A secretária de Educação, Ana Claudia Serruya Hage, destacou o empenho dos professores e dos alunos, que abdicaram de diversos outros momentos para este dia. E mencionou a disposição das ferramentas tecnológicas que ficaram a serviço da educação do estado mediante várias políticas de melhoria da educação no Pará.

 "Resta agora esperar pela segunda etapa do exame e aguardar, com otimismo, um dos resultados mais importantes, hoje, a respeito do futuro dos jovens".

*Esquema de segurança*

A distribuição, aplicação e o recolhimento das provas do Enem no Pará resultaram no trabalho exitoso desenvolvido pela Operação Enem 2018. A operação foi realizada pela Secretaria de Estado de Segurança Pública e Defesa Social (Segup) envolvendo mais de 6.500 agentes de segurança e integrando representantes de diversas instituições, como Correios, Exército, Polícia Militar, Guardas Municipais, Secretaria de Educação do Estado, concessioinária de energia elétrica, Inep, entre outros.

No primeiro dia de aplicação da prova, neste domingo, 4,  as ações foram acompanhadas, desde as primeiras horas da manhã, pelo Centro Integrado de Comando e Controle Estadual (CIICC), que forneceu as informações ao comando nacional, por meio do Sistema Córtex. O CICC foi implantado no Centro Integrado de inteligência Estadual, localizado na Avenida José Bonifácio, onde estavam reunidos representantes dos órgãos envolvidos na operação. O trabalho iniciou há aproximadamente um mês e se intensificou na última semana. A Polícia Militar fez 278 escoltas, incluindo a logística reversa, quando o material é devolvido para os quatro centros regionais de distribuição localizados nos quartéis do Exército Brasileiro nas cidades de Marabá, Santarém, Itaituba e Altamira, além da capital.

De todos os estados da federação, o Pará foi o que mais teve a participação da Polícia Militar. Uma aeronave do Grupamento Aéreo de Segurança Pública (Graesp) também foi utilizada para conduzir o material até o município de Anajás, no arquipélago do Marajó. A viagem, com duração de 50 minutos via aérea, levaria 32 horas caso fosse realizada de barco.

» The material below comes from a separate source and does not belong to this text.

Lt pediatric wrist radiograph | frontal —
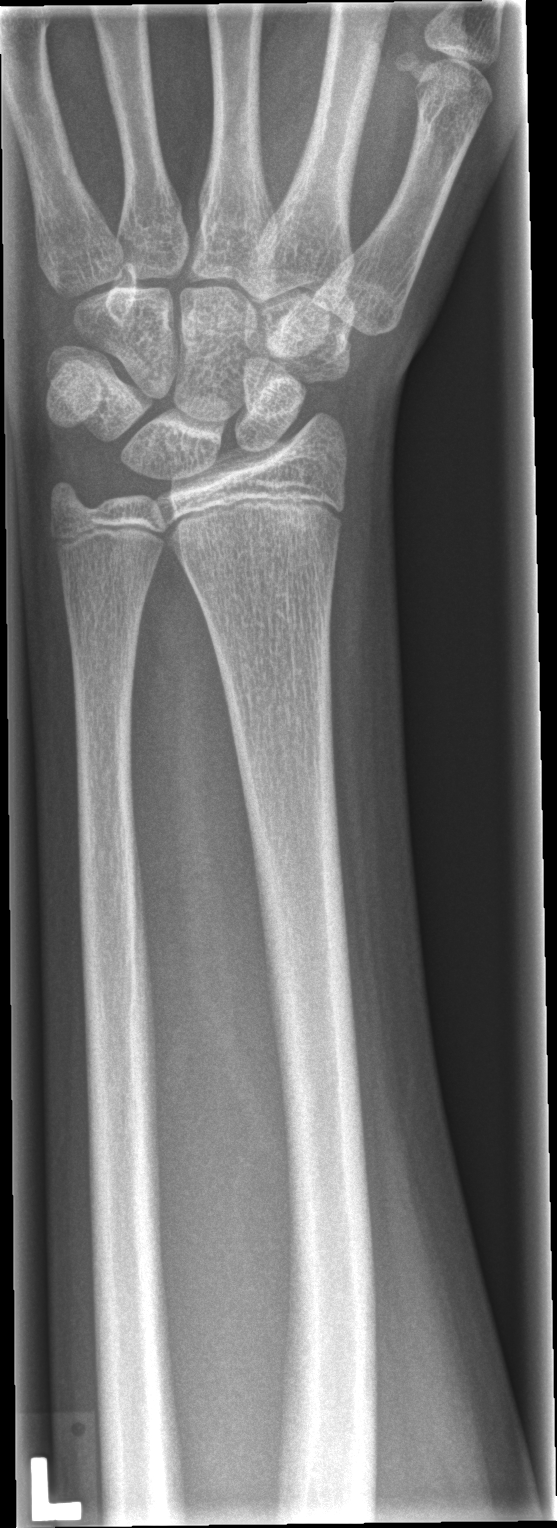
Findings: Fracture: none labeled.

Ao decorrer da aplicação do exame em Belém, agentes da Guarda Municipal zelaram pela segurança nas escolas do município para que não houvesse nenhuma intercorrência. O mesmo procedimento foi realizado nas escolas particulares e de gestão estadual pela Polícia Militar. Os agentes estiveram atentos a qualquer situação que demandasse Atendimento de Urgência e Emergência e ocorrências, como falsidade ideológica, roubo de malote de provas, perturbação do sossego, etc. O Centro Integrado de Operações (Ciop) monitorou em tempo real os principais colégios da Região Metropolitana de Belém (RMB) . Ao todo 31 câmeras foram utilizadas.

De acordo com o secretário adjuntos de operações da Segup, coronel André Cunha, a operação ocorreu de maneira satisfatória. “A avaliação é extremamente positiva, O número de ocorrências foi muito pequeno e todas tratadas dentro das suas especificidades, com casos de eliminação de candidato e interrupção de energia, mas que não comprometeram a aplicação das provas no Pará. Para o próximo domingo teremos o mesmo desempenho", ressaltou.

Houve registro de três locais no Estado do Pará onde ocorreu interrupção no fornecimento de energia elétrica. A falta de energia ocorreu na Escola Estadual Antônio Moreira, no bairro de Val-de-Cans, em Belém; na Escola Rômulo Maiorana, em Ananindeua, e no município de Alenquer, onde a Escola Municipal Nova Esperança registrou a queda de energia em toda a cidade. O tempo de ausência do fornecimento nos locais foi de aproximadamente uma hora. Já na escola Professora Maria Natividade da Silva, no município de Capanema, um candidato foi eliminado ao ser identificado portando um celular no bolso. Para a prova do próximo domingo,11, o mesmo esquema será implantado.